In any case we explicitly add code here to prevent guard pages from going. I
will correct everything where I wrongly say otherwise, doh!

>
> > mean the MADV flags are a confusing mess generally, as per Vlasta's comments
> > which to begin with I strongly disagreed with then, discussing further, realsed
> > that no this is just a bit insane and had driven _me_ insane.
> >
> > >
> > > UFFD-WP behavior is ... weird. Would not expect MADV_DONTNEED to zap uffd-wp
> > > entries.
> > >
> > > >
> > > > Also semantically you are achieving what the calls expect you are freeing the
> > > > ranges since the guard page regions are unbacked so are already freed... so yeah
> > > > I don't think an error really makes sense here.
> > >
> > > I you compare it to a VMA hole, it make sense to fail. If we treat it like
> > > PROT_NONE, it make sense to skip them.
> > >
> > > >
> > > > We might also be limiting use cases by assuming they might _only_ be used for
> > > > allocators and such.
> > >
> > > I don't buy that as an argument, sorry :)
> > >
> > > "Let's map the kernel writable into all user space because otherwise we
> > > might be limiting use cases"
> >
> > That's a great idea! Patch series incoming, 1st April 2025... :>)
>
> :) Just flip the bit on x86 and we're done!

;)

>
> > >
> > >
> > > :P
> > >
> > > --
> > > Cheers,
> > >
> > > David / dhildenb
> > >
> >
> > Overall I think just always leaving in place except on remedy err sorry sorry
> > unpoison and munmap and not returning an error if encountered elsewhere (other
> > than, of course, GUP) is the right way forward and most in line with user
> > expectation and practical usage.
>
>
> Fine with me, make sure to document that is behaves like a PROT_NONE VMA,
> not like a memory hole, except when something would trigger a fault (GUP
> etc).

Ack will make sure to document.

>
>
> --
> Cheers,
>
> David / dhildenb
>
David Hildenbrand Oct. 22, 2024, 7:13 p.m.
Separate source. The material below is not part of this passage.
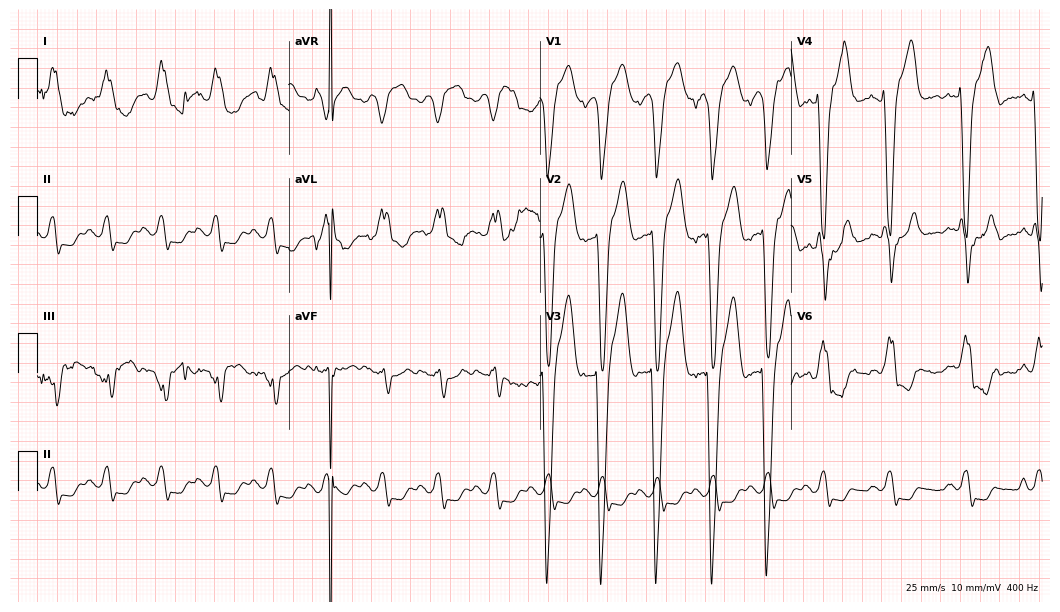
12-lead ECG from a woman, 72 years old. Shows left bundle branch block, sinus tachycardia (a sinus rate of 100 beats per minute or more).
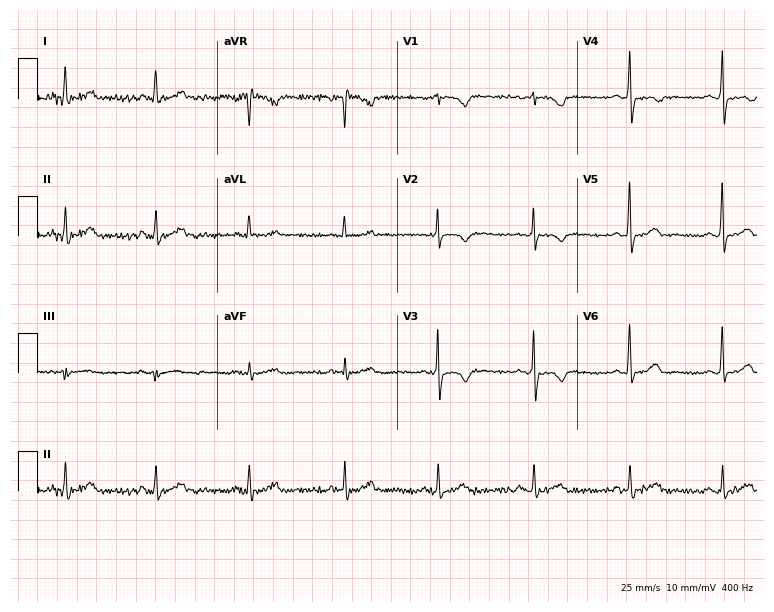
ECG (7.3-second recording at 400 Hz) — a 60-year-old woman. Labelled as a normal ECG.

UTC | #13
On 21.10.24 19:26, Vlastimil Babka wrote:
> On 10/21/24 19:14, Lorenzo Stoakes wrote:
>> On Mon, Oct 21, 2024 at 07:00:53PM +0200, David Hildenbrand wrote:
>>>
>>>>
>>>>>
>>>>>>
>>>>>> Also the existing logic is that existing markers (HW poison, uffd-simulated HW
>>>>>> poison, uffd wp marker) are retained and no error raised on MADV_DONTNEED, and
>>>>>> no error on MADV_FREE either, so it'd be consistent with existing behaviour.
>>>>>
>>>>>
>>>>> HW poison / uffd-simulated HW poison are expected to be zapped: it's just
>>>>> like a mapped page with HWPOISON. So that is correct.
>>>>
>>>> Well, poison is _not_ zapped on MADV_DONTNEED but _is_ on MADV_FREE :) anyway, I
>>>
>>> Huh?
>>>
>>> madvise_dontneed_single_vma()->zap_page_range_single(details=NULL)->unmap_single_vma(details=NULL)
>>> ... zap_pte_range()
>>>
>>> } else if (is_hwpoison_entry(entry) ||
>>> 	   is_poisoned_swp_entry(entry)) {
>>> 	if (!should_zap_cows(details))
>>> 		continue;
>>> 	...
>>>
>>> Should just zap them.
>>>
>>> What am I missing?
>>
>> Yeah ok it's me who's missing something here, I hadn't noticed details == NULL
>> so should_zap_cows() is true, my mistake!
> 
> Well, good to know it's consistent then. As I've explained I see why zapping
> actual hwpoison makes sense for MADV_DONTNEED/MADV_FREE. That it's done also
> for uffd poison is not completely clear, but maybe it was just easier to
> implement. 

Note that in VM context "uffd poison" really just is "this was hwpoison 
on the source VM, so we mimic that on the destination VM, because the 
data *is* lost" -- so you want the exact same behavior.

For example, when a VM reboots you might just want to ZAP these hwpoison 
entries, and get fresh pages on next access.

So to me it makes sense that they are treated equally.